Der ADAC hat Tipps zusammengestellt, wie Autofahrer sicher und ohne Geldbußen durch den Winter kommen:

  • Es ist verboten, den Motor im Stand warmlaufen zu lassen. Wer das nicht beachtet, wird mit zehn Euro abgemahnt.
  • Ist die Frontscheibe vereist oder mit Schnee bedeckt, reicht es nicht, ein kleines Guckloch frei zu kratzen. Wer dies dennoch tut, muss mit eingeschränkter Sicht und zehn Euro Bußgeld rechnen. Für ausreichende Sicht bei der Fahrt ist auch wichtig, dass die Scheibenwischanlage mit Frostschutzmittel gefüllt ist.
  • Sind verschneite Verkehrsschilder aufgrund ihrer Form (zum Beispiel Stopp oder Vorfahrt gewähren) zu erkennen, oder ist der Autofahrer ortskundig, schützt die fehlende Lesbarkeit beim Verstoß nicht vor Strafe.

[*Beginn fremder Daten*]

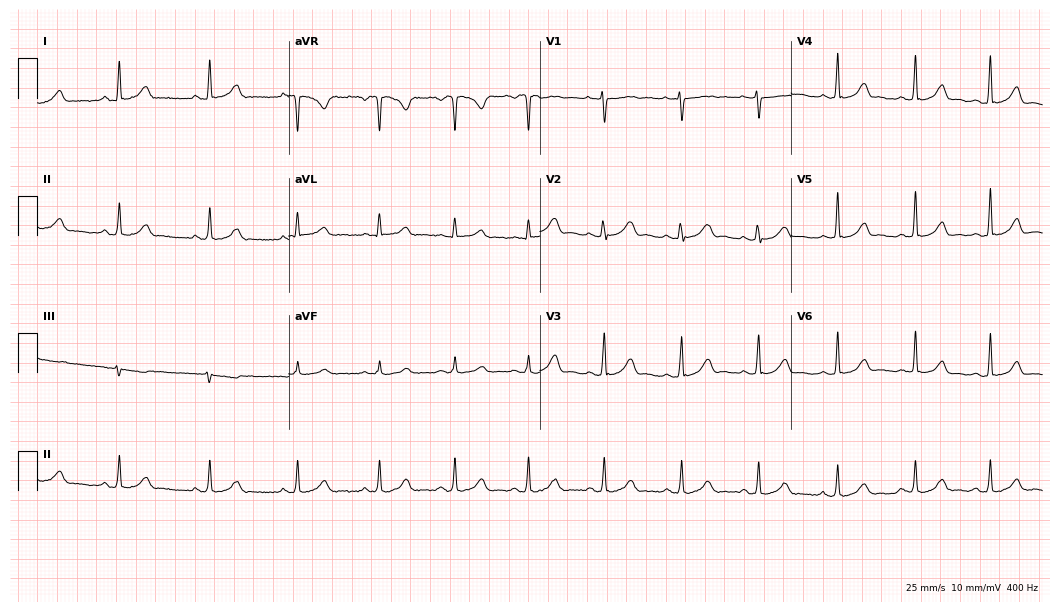
ECG — a 31-year-old woman. Labelled as a normal ECG.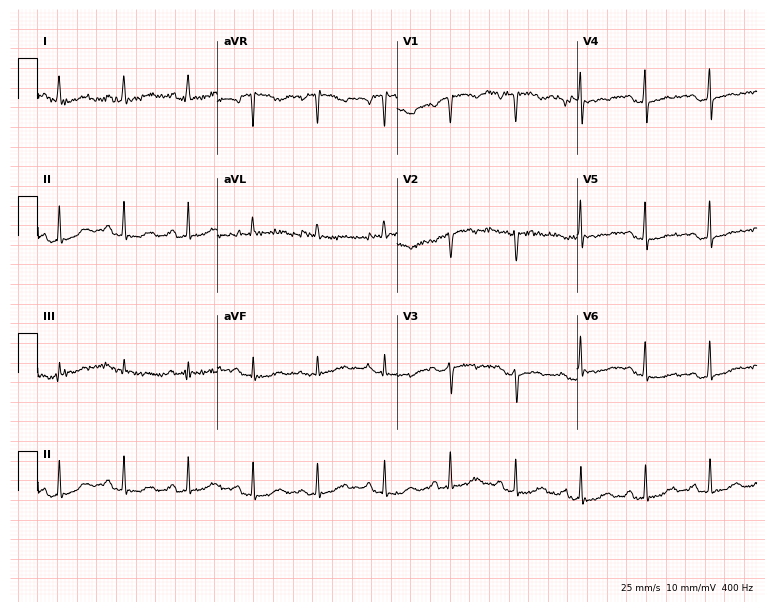
12-lead ECG from a 58-year-old female patient. No first-degree AV block, right bundle branch block (RBBB), left bundle branch block (LBBB), sinus bradycardia, atrial fibrillation (AF) or sinus tachycardia recorded for this tracing. Other findings, if any, are not listed.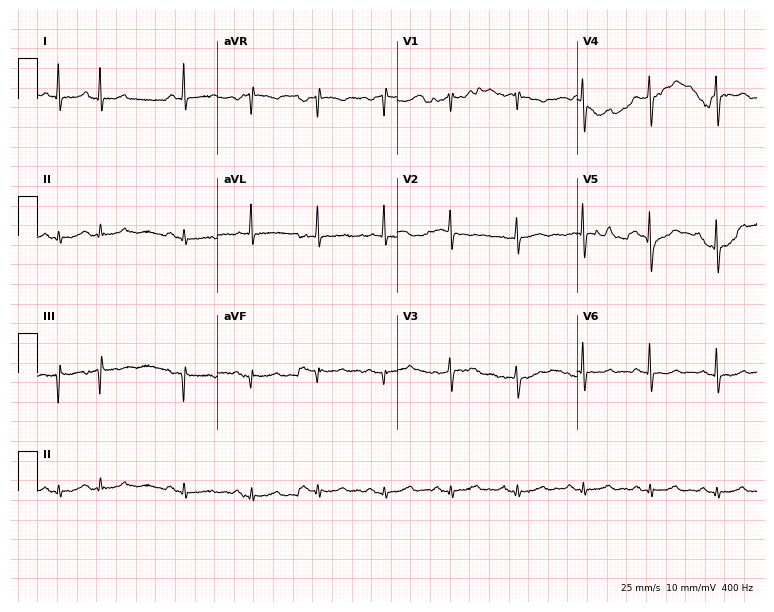
ECG (7.3-second recording at 400 Hz) — a male, 68 years old. Screened for six findings — first-degree AV block, right bundle branch block, left bundle branch block, sinus bradycardia, atrial fibrillation, sinus tachycardia — none is recorded. Other findings, if any, are not listed.

  • Blinker, Rücklichter, Scheinwerfer und das Kennzeichen müssen vor Fahrtantritt von Schnee und Eis befreit werden. Das gilt auch für das Autodach, damit weder der nachfolgende Verkehr noch die eigene Sicht durch herab fallende Schneemengen behindert wird. 
  • Fahrzeuge mit Sommerreifen haben im Straßenverkehr jetzt nichts mehr zu suchen. Wer trotz verschneiter Straßen nicht mit Winter- oder Ganzjahresreifen ausgestattet ist, sollte das Auto stehen lassen; sonst drohen 40 Euro Geldbuße und ein Punkt in Flensburg. Wer durch falsche Bereifung den Verkehr behindert, wird mit 80 Euro und einem Punkt abgestraft. 
  • Fährt ein Schneeräumer vor Ihnen, bleiben Sie am besten dahinter – und zwar mit großem Abstand. Denn das Streugut wird mit hohem Druck auf die Fahrbahn geschleudert. Das kann Lackschäden verursachen. Kommt der Winterdienst von hinten angefahren, lassen Sie ihn vorbei – auf geräumten Straßen fährt es sich einfach besser. Bei Staus auf Autobahnen gilt zusätzlich: Wenn der Räumdienst kommt, muss eine Gasse freigemacht werden, bei zweispurigen Fahrbahnen in der Mitte, bei dreispurigen zwischen der linken und der mittleren Spur, der Standstreifen bleibt frei.
  • Wer seinen Wagen mit abgelaufenem Saisonkennzeichen auf öffentlichen Plätzen oder Straßen abstellt, zahlt 40 Euro, bekommt einen Punkt und muss die Kosten fürs Abschleppen zahlen.
  • Radwege müssen im Winter von Schnee und Eis befreit und gestreut werden. Ist das ganz offensichtlich nicht der Fall, dürfen Radfahrer auch dann auf die Straße ausweichen, wenn ein entsprechendes Schild an sich die Radwegbenutzung vorschreibt. Wagt sich ein Biker trotz Eis oder dicker Schneedecke auf einen nicht geräumten Radweg, muss er bei einem Unfall oder Sturz selbst haften.

Der ADAC empfiehlt, immer einen Eiskratzer, einen kleinen Besen und eine Abdeckfolie für die Windschutzscheibe im Auto sowie für den Notfall einen Türschloss-Enteiser in der Manteltasche zu haben.